I also don't really get the grasp of the concept of a leading dimensions :$ Since I think I might be getting some sort of error when transposing.

Thanks in advanced!

ejspeiro · 02-19-2013, 09:44 PM

I believe the issue arises when accessing the values in the soon-to-be transposed matrices, since I can only do it within the scope of the band (because the core is entirely pre-allocated), and for some reason, there are cases in where I add in locations outside of the scope of the band.

May there be something funky with the way I define the limits of my cores?

\m/

ejspeiro · 02-20-2013, 05:35 PM

All right! I think I have solved all of my issues with this code by now!
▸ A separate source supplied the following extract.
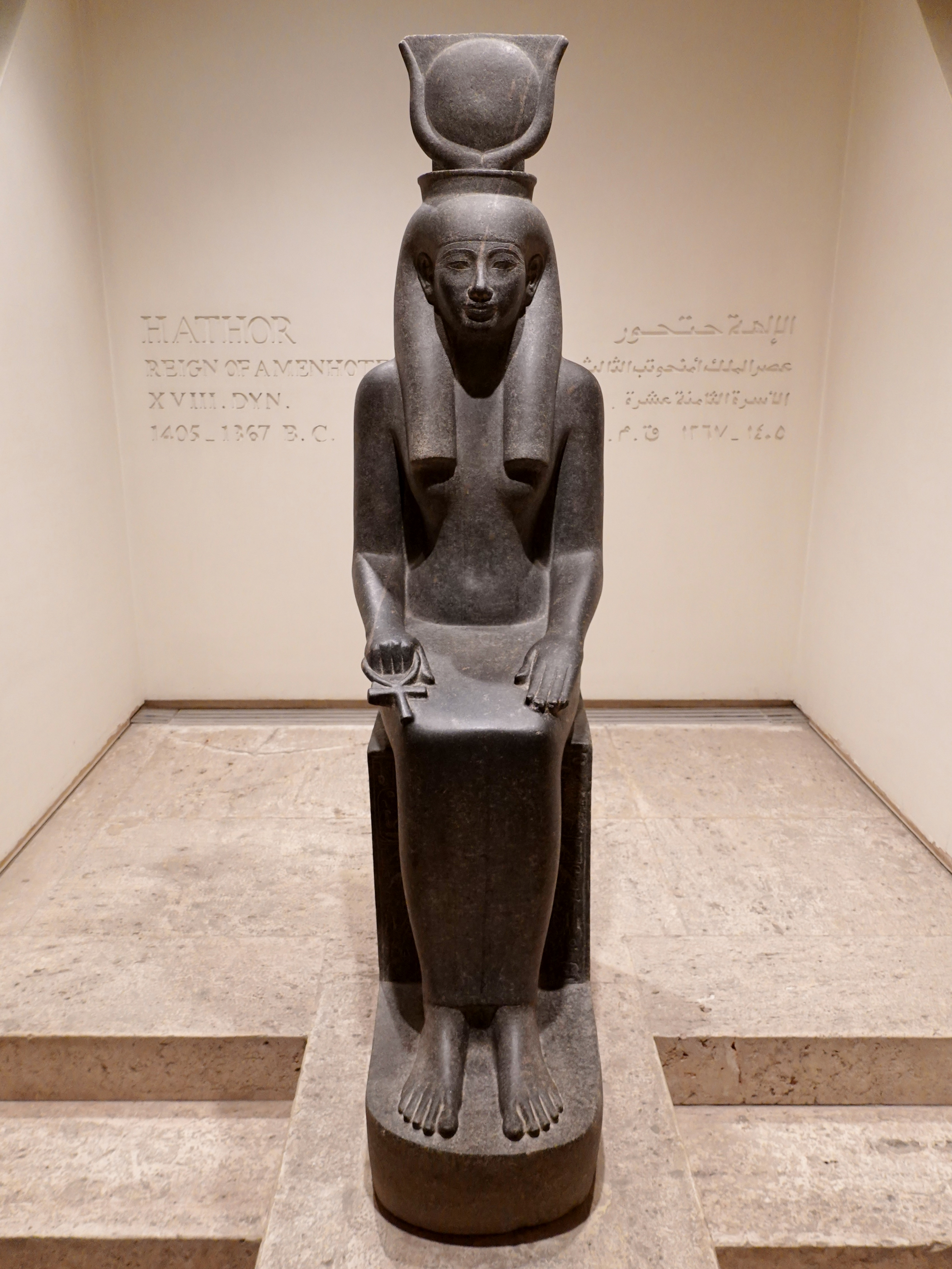 Statue der Göttin Hathor aus der Zeit des Königs Amenophis III. (Höhe: 154 cm, Diorit, 18. Dynastie), gefunden in der Cachette des Luxor-Tempels, ausgestellt im Luxor-Museum, Ägypten

Thank you firstfire! I will call this thread as solved, post the final files:

https://dl.dropbox.com/u/5432016/banded/cmtk.h
https://dl.dropbox.com/u/5432016/banded/blogs.c

And if anybody has any extra suggestions as far as the implementation goes, I will gladly welcome them!

My next step is to distribute the core matrices, in order to solve with ScaLAPACK.

Thanks in advanced!

\m/

firstfire · 02-21-2013, 01:59 AM

Hi.

I'm glad to see you solved the problem! New questions are welcome, we'll try to help.